Alle volte si scelgono parole luccicanti, per proteggere qualcosa di prezioso. Ma sai, il tradimento, a guardarlo da qui non è tanto cosa per essere veri. E se lo dice quel plagiatore di Umberto Galimberti!
"Tradire per essere veri". Come suona bene, come suona profondo. Solo che tradire non è un esercizio di filosofia; è un momento da due soldi in una stanza a luci basse o in un baretto con due spritz, un attimo di carne e di vigliaccheria.
E se lo vogliamo giustificare, lo facciamo sempre con un mucchio di parole ben levigate.

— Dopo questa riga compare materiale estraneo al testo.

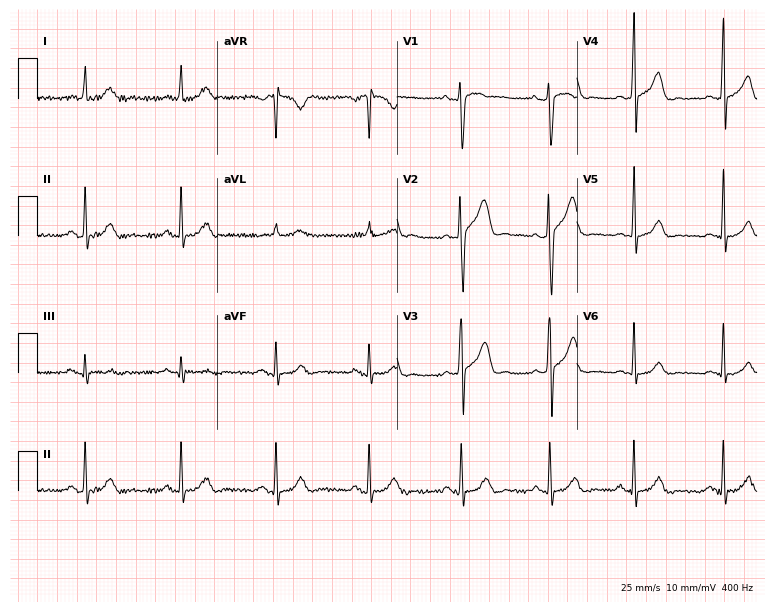
12-lead ECG from a 29-year-old male. Screened for six findings — first-degree AV block, right bundle branch block, left bundle branch block, sinus bradycardia, atrial fibrillation, sinus tachycardia — none is recorded. Other findings, if any, are not listed.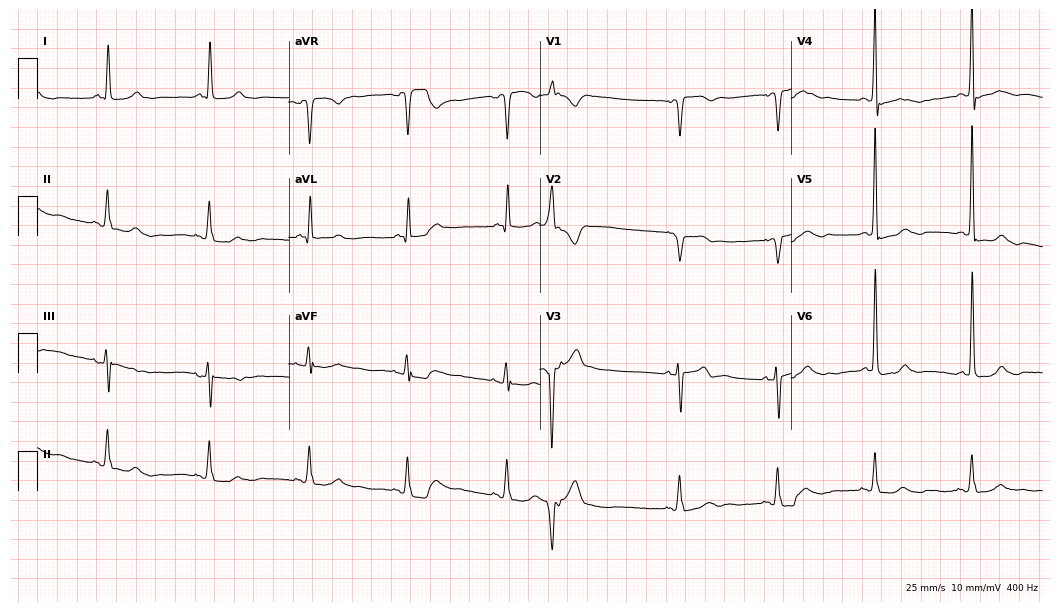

Ma alla fine, quello che chiami tradimento non è una nobile ricerca di sé: è una scusa, un biglietto di sola andata per la stazione “non è colpa mia...è stata tua la colpa e allora adesso che vuoi?”.
E questo elogio del tradimento come atto di emancipazione, come via verso l’individualità, mi fa venir da ridere.
Perché non è solo la libertà di andarsene che conta, ma il peso di chi resta.
Ci scambiamo fedeltà e amore come monete, pensando che l’altra persona ci dia qualche assurdo valore di mercato, e poi, alla prima difficoltà, mannaggia, ecco che quel legame diventa una catena da cui ci dobbiamo liberare.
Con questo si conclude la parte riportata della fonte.